Assess how China’s blue water navy and new PLAN strategy might perform in Taiwan Strait or South China Sea maritime conflict despite the PLAN’s lack of contemporary warfighting experience.
Since he believed that the U.S. is in decline, Xi changed China’s strategic role from supporting the U.S. in the Asia-Pacific to challenging the U.S. in the region. He repositioned China as the Asia-Pacific regional epicenter, despite experiencing unprecedented demands and facing new challenges.
Taiwan has emerged as the most dangerous flashpoint in the growing U.S.-China rivalry.
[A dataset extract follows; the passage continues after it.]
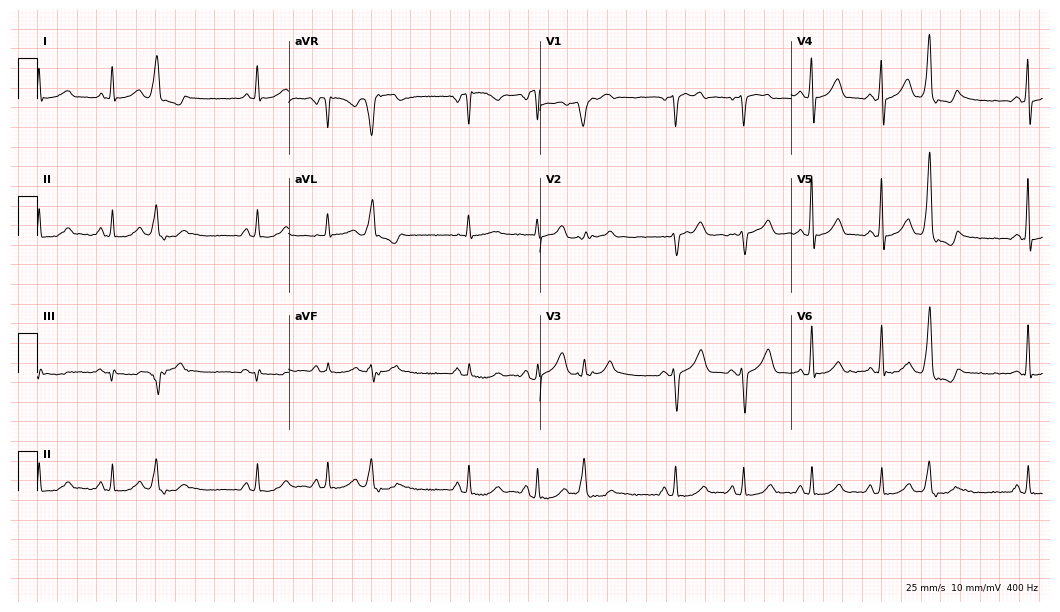
Electrocardiogram (10.2-second recording at 400 Hz), a man, 62 years old. Of the six screened findings (first-degree AV block, right bundle branch block (RBBB), left bundle branch block (LBBB), sinus bradycardia, atrial fibrillation (AF), sinus tachycardia), none is recorded. Other findings, if any, are not listed.

Chinese attacks on Taiwan, to protect Beijing’s so called “core interests,” are in China’s strategy. Beijing considers an attack on Taiwan as a near sea operation. The PLAN’s new strategy dismisses the timing issue and justifies the war efforts as defensive in nature, even though Chinese warships may have to open fire first. The new strategy and transformations require the PLAN to build a combat fleet capable of winning naval battles in an offensive, amphibious landing campaign again Taiwan. During the 2020s, Beijing strengthened multi-agent naval services, including the China Coast Guard (CCG) and Chinese maritime militia. The PLAN closely coordinated with its sister services for similar strategic goals.
Xi Jinping shifted China’s strategic position in the South China Sea and Pacific with an emphasis on far sea operations. For protection and attacks in far seas, the PLAN could use anti-aircraft carrier weapons, ship-based A2/AD systems, anti-ship ballistic missiles (ASBM), and nuclear submarines.
In line with the strategic requirements of mobile operations and multi-dimensional offense and defense, the PLAN has reoriented to trans-oceanic mobility. In the 2020s, China operates 90 maritime installations, 13 of which are owned by these Chinese state. Ten of them are suitable for a naval base, after the PLA established its first naval facility in Djibouti in 2017.
2025-2049 is the most important time-period for China’s rejuvenation, as well as when the PLAN will reach the milestone of being a world-class navy.